Suppose your analysis stack includes lower-casing, but your synonyms are
only supposed to apply to upper-case tokens. For example, "PET" might
be a synonym of "positron emission tomography", but "pet" wouldn't be.
-Mike
On 04/26/2011 09:51 AM, Robert Muir wrote:
> On Tue, Apr 26, 2011 at 12:24 AM, Otis Gospodnetic
> <ot...@yahoo.com> wrote:
>
>
>> But somehow this feels bad (well, so does sticking word variations in what's
>> supposed to be a synonyms file), partly because it means that the person adding
>> new synonyms would need to know what they stem to (or always check it against
>> Solr before editing the file).
>>
> when creating the synonym map from your input file, currently the
> factory actually uses your Tokenizer only to pre-process the synonyms
> file.
>
> One idea would be to use the tokenstream up to the synonymfilter
> itself (including filters). This way if you put a stemmer before the
> synonymfilter, it would stem your synonyms file, too.
>
> I haven't totally thought the whole thing through to see if theres a
> big reason why this wouldn't work (the synonymsfilter is complicated,
> sorry). But it does seem like it would produce more consistent
> results... and perhaps the inconsistency isnt so obvious since in the
> default configuration the synonymfilter is directly after the
> tokenizer.
>
Re: Automatic synonyms for multiple variations of a word
Posted by Robert Muir <rc...@gmail.com>.
On Tue, Apr 26, 2011 at 12:24 AM, Otis Gospodnetic
<ot...@yahoo.com> wrote:
> But somehow this feels bad (well, so does sticking word variations in what's
> supposed to be a synonyms file), partly because it means that the person adding
> new synonyms would need to know what they stem to (or always check it against
> Solr before editing the file).
when creating the synonym map from your input file, currently the
factory actually uses your Tokenizer only to pre-process the synonyms
file.
One idea would be to use the tokenstream up to the synonymfilter
itself (including filters). This way if you put a stemmer before the
synonymfilter, it would stem your synonyms file, too.

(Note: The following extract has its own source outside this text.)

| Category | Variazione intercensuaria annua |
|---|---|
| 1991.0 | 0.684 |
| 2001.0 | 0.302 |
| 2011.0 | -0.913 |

I haven't totally thought the whole thing through to see if theres a
big reason why this wouldn't work (the synonymsfilter is complicated,
sorry). But it does seem like it would produce more consistent
results... and perhaps the inconsistency isnt so obvious since in the
default configuration the synonymfilter is directly after the
tokenizer.
Re: Automatic synonyms for multiple variations of a word
Posted by Otis Gospodnetic <ot...@yahoo.com>.

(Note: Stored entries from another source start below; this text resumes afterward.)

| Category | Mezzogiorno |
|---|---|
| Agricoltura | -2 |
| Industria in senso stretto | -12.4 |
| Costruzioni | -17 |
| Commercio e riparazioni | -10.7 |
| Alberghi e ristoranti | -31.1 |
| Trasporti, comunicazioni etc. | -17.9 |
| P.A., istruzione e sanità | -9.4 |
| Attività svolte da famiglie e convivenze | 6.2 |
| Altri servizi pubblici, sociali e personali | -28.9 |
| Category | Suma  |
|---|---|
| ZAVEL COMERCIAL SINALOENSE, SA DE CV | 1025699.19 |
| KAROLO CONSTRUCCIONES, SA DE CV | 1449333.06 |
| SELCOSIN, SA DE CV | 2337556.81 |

Right, instead of this in synonyms file:
responsibility, obligation, duty
I could stem each of the above words/synonyms and have something like this in
synonyms file:
respons, oblig, duti
But somehow this feels bad (well, so does sticking word variations in what's
supposed to be a synonyms file), partly because it means that the person adding
new synonyms would need to know what they stem to (or always check it against
Solr before editing the file).
I've never seen anyone actually use such a synonyms file in production, have
you?
Thanks,
Otis
----
Sematext :: http://sematext.com/ :: Solr - Lucene - Nutch
Lucene ecosystem search :: http://search-lucene.com/
----- Original Message ----
> From: Lance Norskog <go...@gmail.com>
> To: solr-user@lucene.apache.org
> Sent: Tue, April 26, 2011 12:20:05 AM
> Subject: Re: Automatic synonyms for multiple variations of a word
>
> This has come up with stemming: you can stem your synonym list with
> the FieldAnalyzer Solr http call, then save the final chewed-up terms
> as a new synonym file. You then use that one in the analyzer stack
> below the stemmer filter.
>
> On Mon, Apr 25, 2011 at 9:15 PM, Otis Gospodnetic
> <ot...@yahoo.com> wrote:
> > Hi Otis & Robert,
> >
> > ----- Original Message ----
> >
> >>
> >> How do people handle cases where synonyms are used and there are multiple
> >> version of the original word that really need to point to the same set of
> >> synonyms?
> >>
> >> For example:
> >> Consider singular and plural of the word "responsibility". One might
have
> >> synonyms defined like this:
> >>
> >> responsibility, obligation, duty
> >>
> >> But the plural "responsibilities" is not in there, and thus it will not
>get
> >> expanded to the synonyms above! That's a problem.
> >>
> >> Sure, one could change the synonyms file to look like this:
> >>
> >> responsibility, responsibilities, obligation, duty
> >>
> >> But that means somebody needs to think of all variations of the word!
> >
> > Yes, that seems to be the case now, as it was in 2008:
> >
>http://search-lucene.com/m/gLwUCV0qU02&subj=Re+Synonyms+and+stemming+revisited
> > http://search-lucene.com/m/7lqdp1ldrqx (Hoss replied, but I think that
> > suggestion doesn't actually work)
> >
> >> Is there a something one can do to get all variations of the word to map
>to
> >>the
> >>
> >> same synonyms without having to explicitly specify all variations of the
> > word?
> >
> > I think this is where Robert's 2+2lemma pointer may help because the
2+lemma
> > list contains "records" where a headword is followed by a list of other
> > variations of the word. The way I think this would help is by simply
>taking
> > that list and turning it into the synonyms file format, and then merging in
>the
> > actual synonyms.
> >
> > For example, if I have the word "responsibility", then from 2+2lemma I
>should be
> > able to get that "responsibilities" is one of the variants of
>"responsibility".
> > I should then be able to take those 2 words and stick them in synonyms file
>like
> > this:
> >
> > responsibility, responsibilities
> >
> > And then append actual synonyms to that:
> >
> > responsibility, responsibilities, obligation, duty
> >
> > But I may then need to actually expand synonyms themselves, too (again
using
> > data from 2+2lemma):
> >
> > responsibility, responsibilities, obligation, obligations, duty, duties
> >
> >
> > I haven't tried this yet. Just theorizing and hoping for feedback.
> >
> > Does this sound about right?
> >
> > Thanks,
> > Otis
> > ----
> > Sematext :: http://sematext.com/ :: Solr - Lucene - Nutch
> > Lucene ecosystem search :: http://search-lucene.com/
> >
> >
>
>
>
> --
> Lance Norskog
> goksron@gmail.com
>
Re: Automatic synonyms for multiple variations of a word
Posted by Lance Norskog <go...@gmail.com>.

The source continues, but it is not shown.